Back to Erika and the whole group

Erika: We have a question in from Rachel, and she’s a sixth grader. And she wants to know how long will you be in space?

Lance on screen

Lance: I will be in space, right now, a total of ten days. It takes two days to get to the Station, and then I will be there for about eight days. And it takes a couple hours to get back.

Back to Erika and the whole group

Erika: What are some of the things that you’re going to be doing, or at least the crew members where you’re assisting them?

Lance on screen

Lance: Well, like I said, a lot of videoing, a lot of photography.

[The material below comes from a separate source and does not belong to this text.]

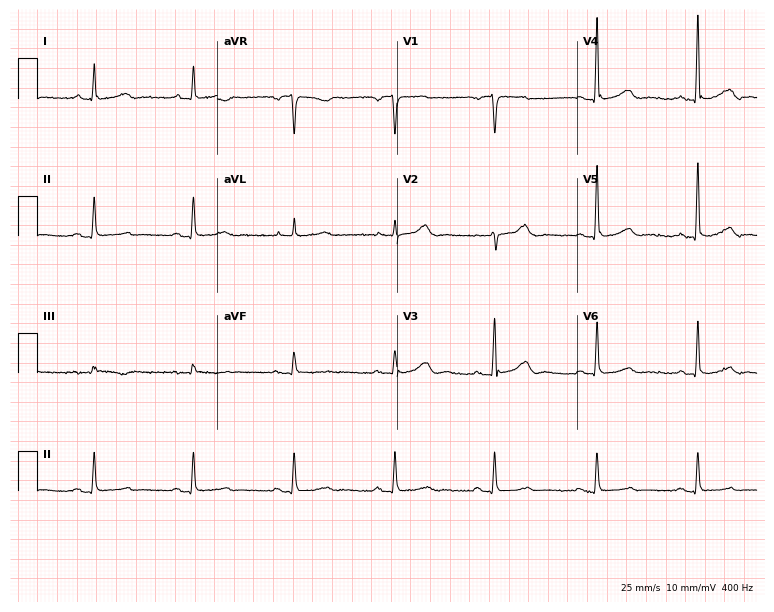
12-lead ECG from an 84-year-old man. No first-degree AV block, right bundle branch block (RBBB), left bundle branch block (LBBB), sinus bradycardia, atrial fibrillation (AF) or sinus tachycardia recorded for this tracing. Only these six findings were labelled.

I’m doing some environmental studies of the Mississippi Delta, and a lot of educational programs up there with the ham radio, with also a video. I will be assisting Frank Davin from Belgium with a lot of his medical experiments, so I’m going to be basically a test subject for a lot of things, hooking up my heart to things and testing out my heart, my blood, saliva. There’s a saliva study. So there’s all kinds of things that I'll be helping out with.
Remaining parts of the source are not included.